As a reminder, overtraining and not having enough recovery time leads to overtraining – and is characterized by increased production of the stress hormone cortisol. It not only speeds up the heartbeat, but also lowers testosterone and triggers catabolic processes.

Post-workout recovery

Post-workout recovery

Traditionally, the term “recovery” means passive rest to unload muscles – the athlete does not play sports at all, but simply rests. However, for professional athletes who train often enough, this method is not suitable.

During exercise, toxins and lactic acid are formed in the muscles (often muscle pain is caused by these substances). In fact, passive recovery removes toxins from the body too slowly – however, the recovery process can be accelerated.

Since large muscle groups require up to 60 hours to fully recover, they need to be trained no more than once every 3-4 days – in the remaining time, you need to pump small muscle groups, as well as engage in moderate cardio or light strength training.

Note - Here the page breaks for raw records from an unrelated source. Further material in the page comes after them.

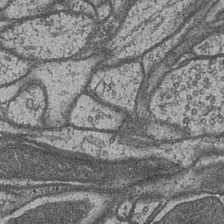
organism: Drosophila
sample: Optic medulla
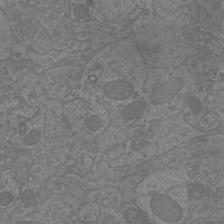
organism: Mouse
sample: Cortical neurons
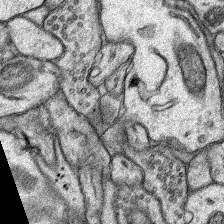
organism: Rat
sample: Hippocampus
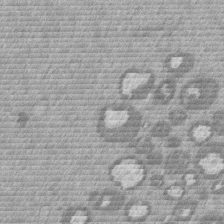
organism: Mouse
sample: Dividing mouse embryo 1 cell stage
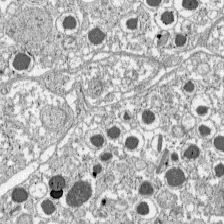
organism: C57BL Mouse
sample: Pancreatic islet
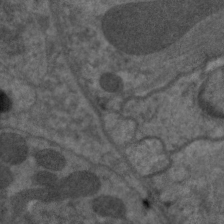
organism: C. elegans
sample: Pharynx
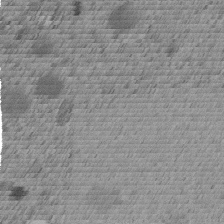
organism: C. elegans
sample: C. elegans embryo early stage
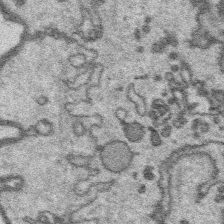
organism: Platynereis dumerilii
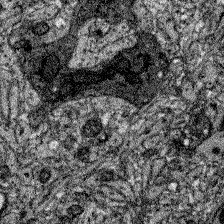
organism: Zebrafish
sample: Larval olfactory bulb
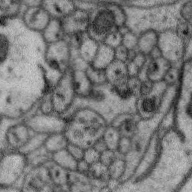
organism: Zebra finch
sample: Brain
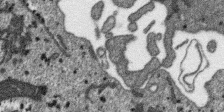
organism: Human
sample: Lung epithelial cells infected with SARS-CoV-2
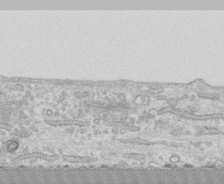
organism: Human
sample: CRL-1474
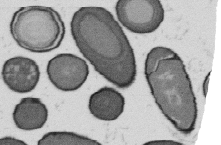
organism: B. subtilis
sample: Bacterial spore
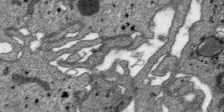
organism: Human
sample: Lung epithelial cells, uninfected (mock) control
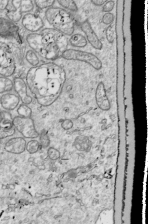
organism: Drosophila
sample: Cell division; meiosis; drosophila spermatocytes
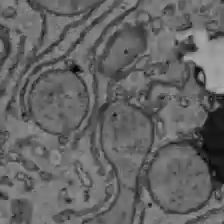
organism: C57BL Mouse
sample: Liver
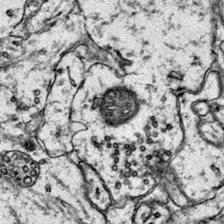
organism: Mouse
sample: Primary visual cortex
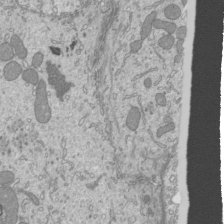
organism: Mouse
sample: Cilia; mouse epididymis
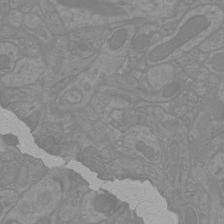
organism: Mouse
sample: Cortical neurons
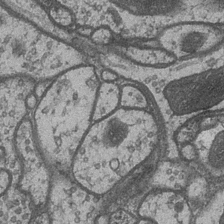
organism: Drosophila
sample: Optic medulla
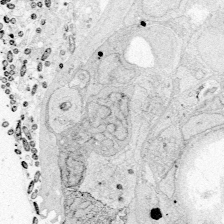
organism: Zebrafish
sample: Whole-Brain
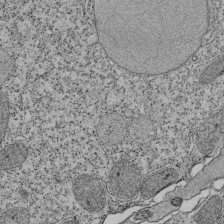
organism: Tetrahymena
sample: Cilia in tetrahymena
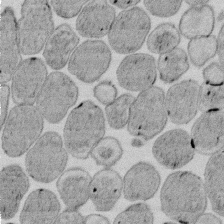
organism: E. coli
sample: Bacterial nucleoid
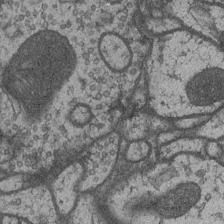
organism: Drosophila
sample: Optic medulla
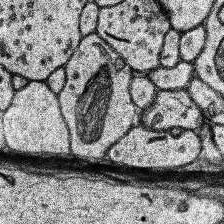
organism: Human
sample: Temporal Lobe
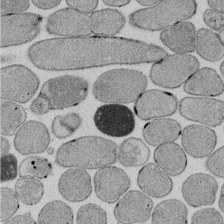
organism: E. coli
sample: Bacterial nucleoid
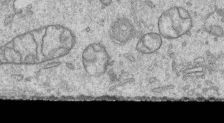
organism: Human
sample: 1205lu cells
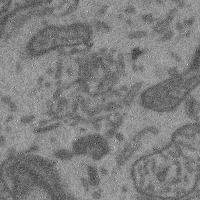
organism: Mouse
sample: Cerebral cortex
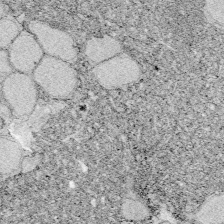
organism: Zebrafish
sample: Whole-Brain
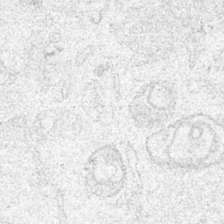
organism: Human
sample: Mitochondria in HCT116 cells
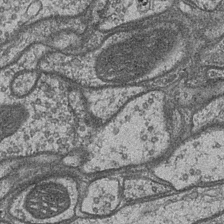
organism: Drosophila
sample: Optic medulla
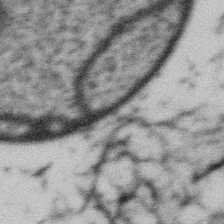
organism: Gemmata obscuriglobus
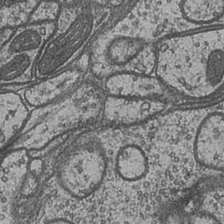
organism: Drosophila
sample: Optic medulla
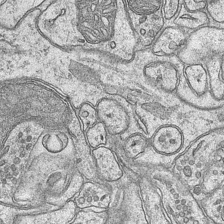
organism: Mouse
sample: CA1 Hippocampus
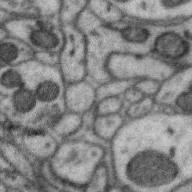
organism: Zebra finch
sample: Brain
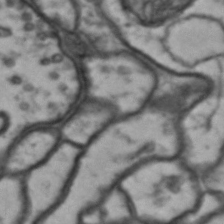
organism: Drosophila
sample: Brain
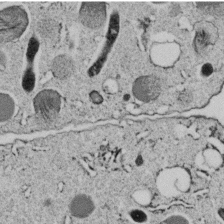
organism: C. elegans
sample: C. elegans embryo early stage
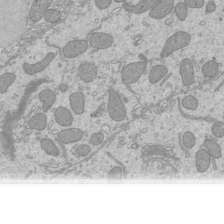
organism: Mouse
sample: Cilia; mouse epididymis
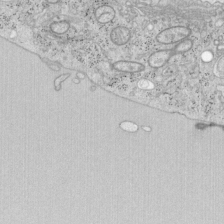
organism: Mouse
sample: OT-I killer T cells with ID8 ovarian cancer cells
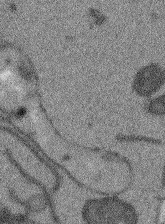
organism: Arabidopsis thaliana
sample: Root tip
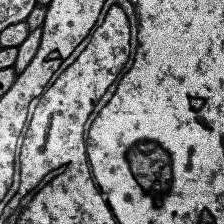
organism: Human
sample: Temporal Lobe
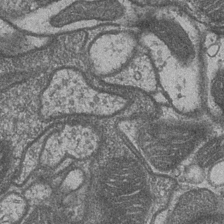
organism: Drosophila
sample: Optic medulla
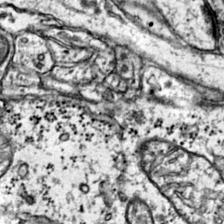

Muscle Pain – Good or Bad?

It is important to distinguish between “healthy” muscle pain and pain caused by injury. If the muscles begin to ache slightly on the 2-3 third day after training and stiffness appears, this is a normal recovery process. However, if you experience sharp pain when moving, then this is most likely an injury.

As for lactic acid, it is excreted from the body within a few hours after the end of training. In other words, a burning sensation in the muscles during exercise can be caused by its excess, while the pain the next day is a more complex physiological process.

What is active recovery?

What is active recovery?

Active recovery is one of the most effective ways to quickly regenerate muscles and accelerate the process of removing toxins from the body. Usually, active recovery means a combination of massage, muscle stretching exercises – as well as light cardio training.

The myofascial release technique also shows good results for accelerating recovery – that is, the independent use of a massage cylinder to work out large muscle groups. This improves the circulation of fluids in the tissues and helps to remove toxins.

How to restore leg muscles?

For faster recovery of the muscles of the legs and lower half of the body, a short strength training (about 20-30 minutes), performed the next day with loads of 30-50% of the usual, helps. That is, if you squatted 100 kg for 5 reps, then you should squat with 30-50 kg and 10-12 repetitions.

However, running, cycling, football, and other activities that involve the muscles of the legs can negatively affect the rate of recovery of the muscles in the lower body. If you use cardio, keep your heart rate calm and go for a rowing machine.

Nutrition and Supplements

Exercises for active recovery

BCAAs, taken directly during training, stop catabolic processes in the body – and can reduce pain the next day. In addition, regular intake of creatine also improves energy metabolism in the muscles.

A classic recipe for a sports cocktail to accelerate muscle regeneration is a mixture of creatine, simple carbohydrates and protein isolate (a total of about 30 g of carbohydrates, 10-15 g of whey protein and 3-5 g of creatine), taken before starting a workout for active recovery.

Such a cocktail will become a source of nutrition for the muscles, and the increased blood flow as a result of training will facilitate the rapid absorption of nutrients. Among other things, make sure you get enough vitamin C, magnesium, zinc and iron in your daily diet.